Generally, QSAR modelling requires both model selection and validation since there is no a priori knowledge about the optimal QSAR model. Prediction errors (PE) are frequently used to select and to assess the models under study. Reliable estimation of prediction errors is challenging – especially under model uncertainty – and requires independent test objects. These test objects must not be involved in model building nor in model selection. Double cross-validation, sometimes also termed nested cross-validation, offers an attractive possibility to generate test data and to select QSAR models since it uses the data very efficiently. Nevertheless, there is a controversy in the literature with respect to the reliability of double cross-validation under model uncertainty. Moreover, systematic studies investigating the adequate parameterization of double cross-validation are still missing. Here, the cross-validation design in the inner loop and the influence of the test set size in the outer loop is systematically studied for regression models in combination with variable selection.

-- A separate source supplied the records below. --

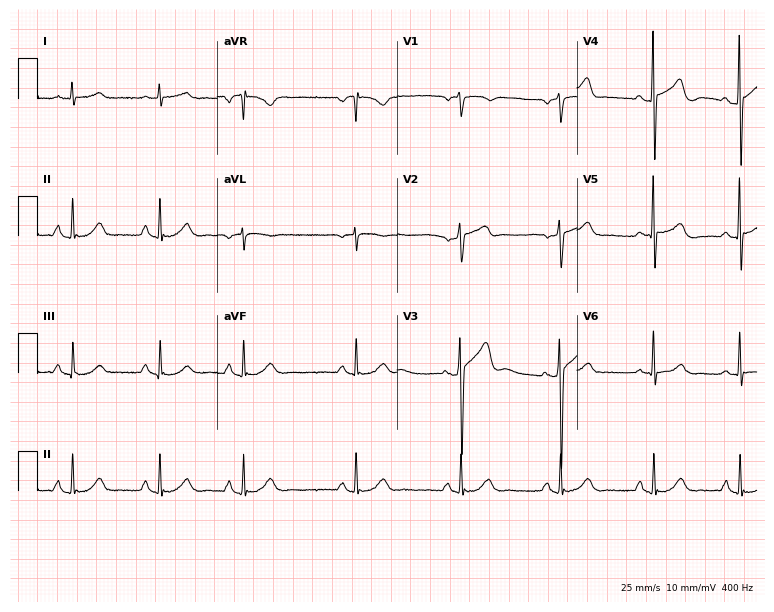
ECG (7.3-second recording at 400 Hz) — an 84-year-old male. Labelled as a normal ECG.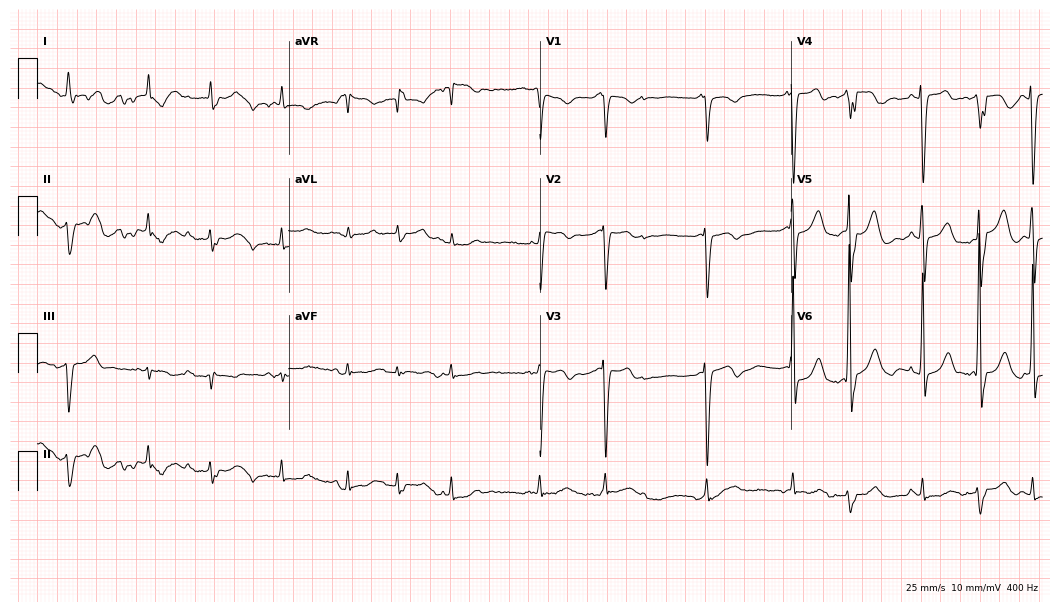
12-lead ECG (10.2-second recording at 400 Hz) from a man, 74 years old. Findings include atrial fibrillation.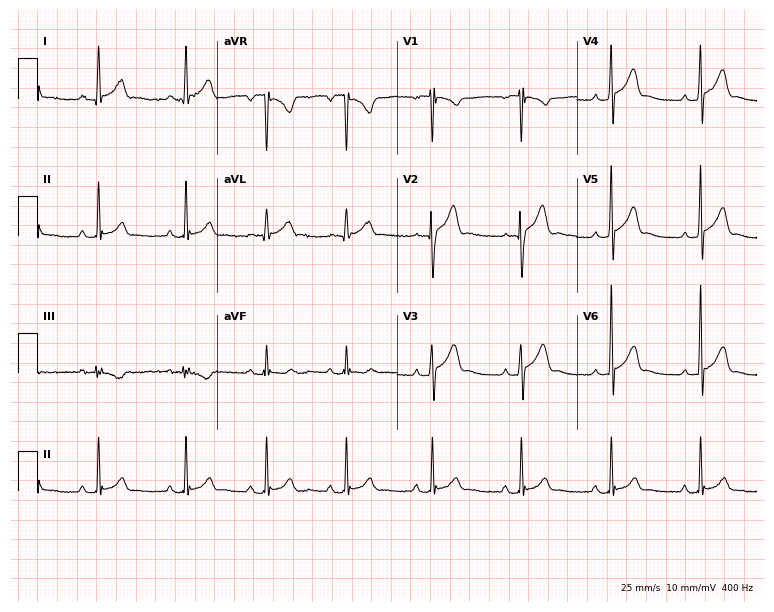
Standard 12-lead ECG recorded from a male patient, 25 years old. Read as a normal ECG.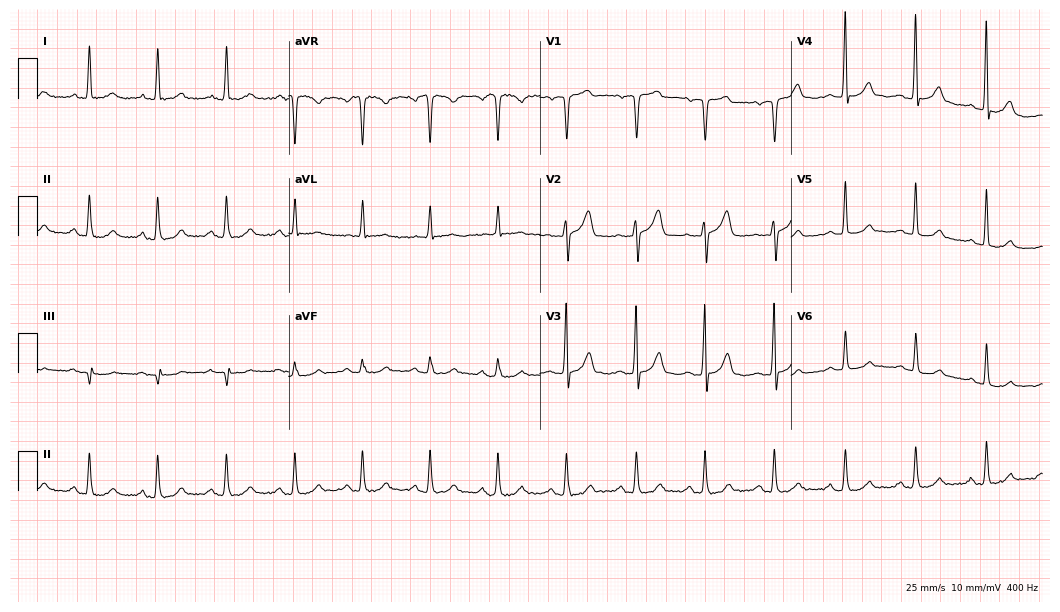
Electrocardiogram (10.2-second recording at 400 Hz), a man, 25 years old. Overall reading on record: normal ECG.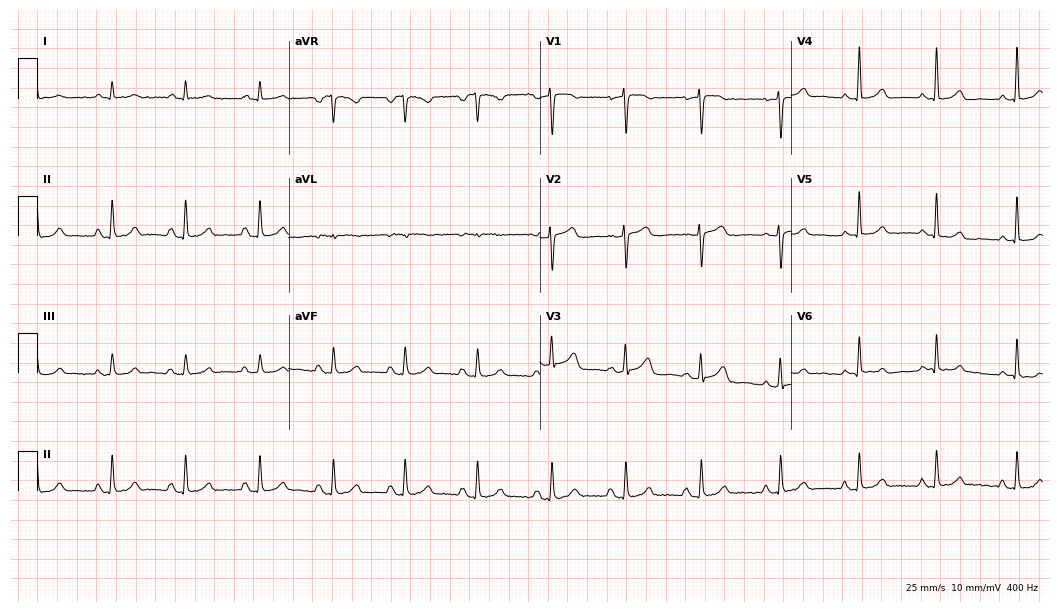
12-lead ECG from a female patient, 48 years old. Labelled as a normal ECG.

Simulated and real data are analysed with double cross-validation to identify important factors for the resulting model quality. For the simulated data, a bias-variance decomposition is provided.
The prediction errors of QSAR/QSPR regression models in combination with variable selection depend to a large degree on the parameterization of double cross-validation. While the parameters for the inner loop of double cross-validation mainly influence bias and variance of the resulting models, the parameters for the outer loop mainly influence the variability of the resulting prediction error estimate.